You need to nurture yourself with positive rewards, which will help to quiet that inner voice we have that tries to tell us we’re not good enough. The mind and body are integrated, they work together so if mentally you are feeling de-motivated, a physical change can have a huge difference – doing a little bit of exercise and moving more, or making an effort to eat well can have a big impact.

PP: Whether you’re in a leadership position or not, balancing work and life can be challenging at times, and people often feel under immense pressure to meet demands placed on them by themselves or outside forces. What’s your advice for dealing with this type of stress?

DY: When we become stressed, we catastrophise and our bodies go into a cortisol cycle which effects your hormones and energy levels. That’s why when we’re stressed we don’t sleep as well and our appetite changes, because of shifts in our melatonin and adrenaline levels. Personally, if I get stressed I do some mindless exercise like running or HIT because it will burn off the adrenaline and cortisol induced by stress.
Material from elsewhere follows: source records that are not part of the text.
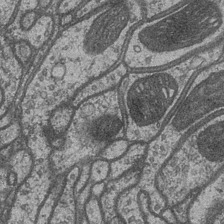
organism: Drosophila
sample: Optic medulla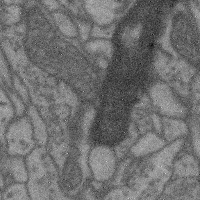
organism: Mouse
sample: Cerebral cortex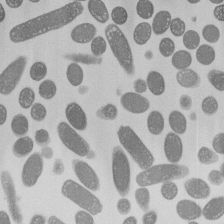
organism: E. coli
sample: Bacterial nucleoid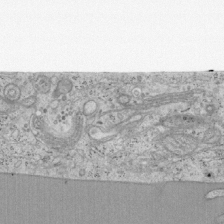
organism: Human
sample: HeLa cells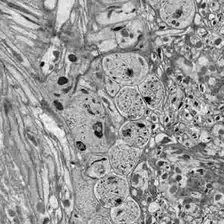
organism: Drosophila
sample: Optic lobe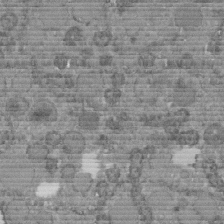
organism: C. elegans
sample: C. elegans embryo early stage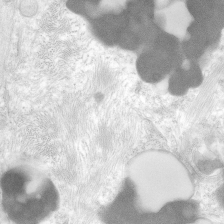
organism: Human
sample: Neocortex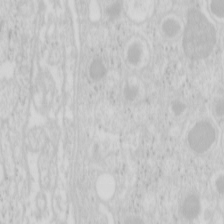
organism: Mouse
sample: Pancreas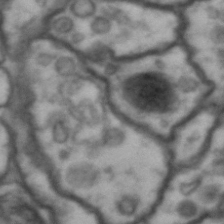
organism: Drosophila
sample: Brain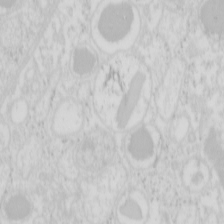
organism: Mouse
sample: Pancreas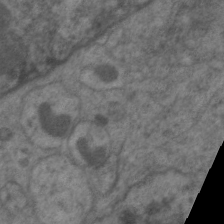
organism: C. elegans
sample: Pharynx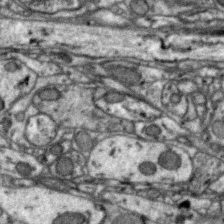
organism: Zebra finch
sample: Brain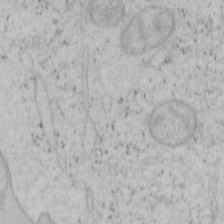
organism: Human
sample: HeLa cells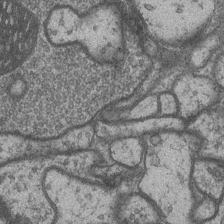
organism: Drosophila
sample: Optic medulla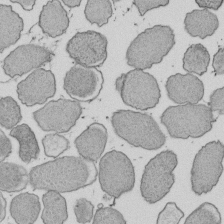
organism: E. coli
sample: Bacterial nucleoid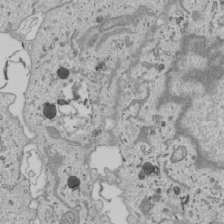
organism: Human
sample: Mitochondria in U2OS cells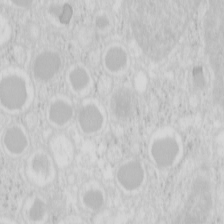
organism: Mouse
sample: Pancreas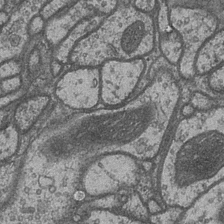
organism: Drosophila
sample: Optic medulla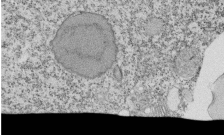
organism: Tetrahymena
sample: Cilia in tetrahymena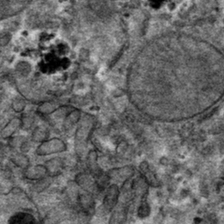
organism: Mouse
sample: Mouse hepatocytes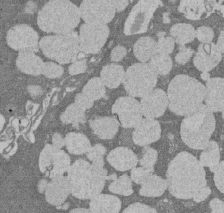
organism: Rat
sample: Salivary granule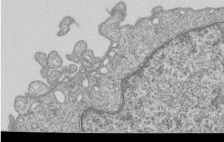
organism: Human
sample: MDA-MB-231 cells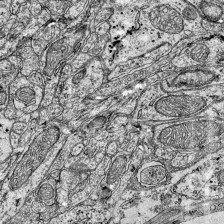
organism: Mouse
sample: Visual Cortex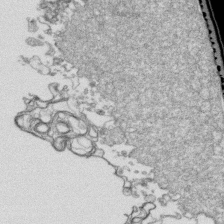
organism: Human
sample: HeLa cell HIV synapse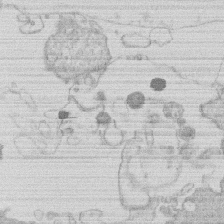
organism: Human
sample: Macrophage cells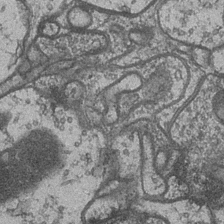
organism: Drosophila
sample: Optic medulla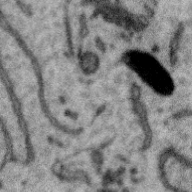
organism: Zebra finch
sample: Brain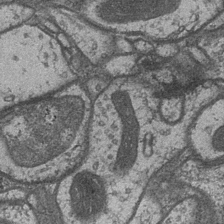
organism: Drosophila
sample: Optic medulla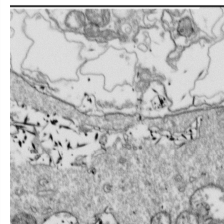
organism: Drosophila
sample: Cell division; meiosis; drosophila spermatocytes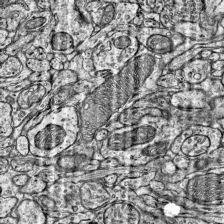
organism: Mouse
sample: Visual Cortex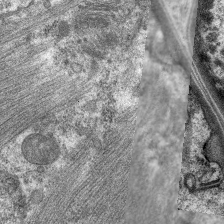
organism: C. elegans
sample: Pharynx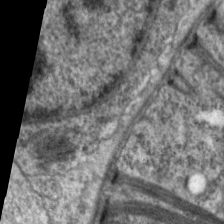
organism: C. elegans
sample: Pharynx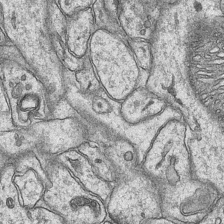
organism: Mouse
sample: CA1 Hippocampus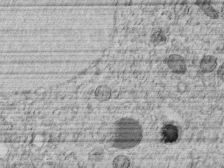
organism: C. elegans
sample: C. elegans embryo early stage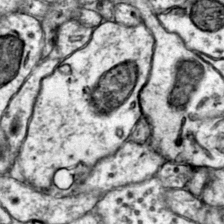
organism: Mouse
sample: Primary visual cortex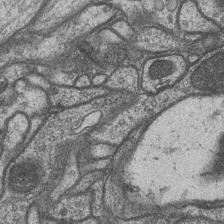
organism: Drosophila
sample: Optic medulla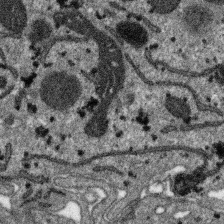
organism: Human
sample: Lung epithelial cells infected with SARS-CoV-2

If you begin to see those signs of stress and you are aware that you are catastrophising – looking at the bigger picture too much – then you need to split that picture down. I get people to compartmentalise whatever it is they’re worried about with a visualisation exercise where they imagine putting aspects of whatever is stressing them out into boxes, shutting the lid and gently putting them back on the shelf.

This can help people to prioritise what they need to address now, placing the least important issues on the shelf for later. This makes the whole issue feel much more manageable and, whilst it may still exist, by picturing yourself closing the lid on smaller elements of it, your physical response will become much calmer.

Secondly, if you feel your health is affected then you may need to hand over some work or decisions to another person while you take some time out, for an hour, a day or a week if necessary.

PP: Thanks very much for speaking with us and sharing your advice, it’s given us plenty to think over.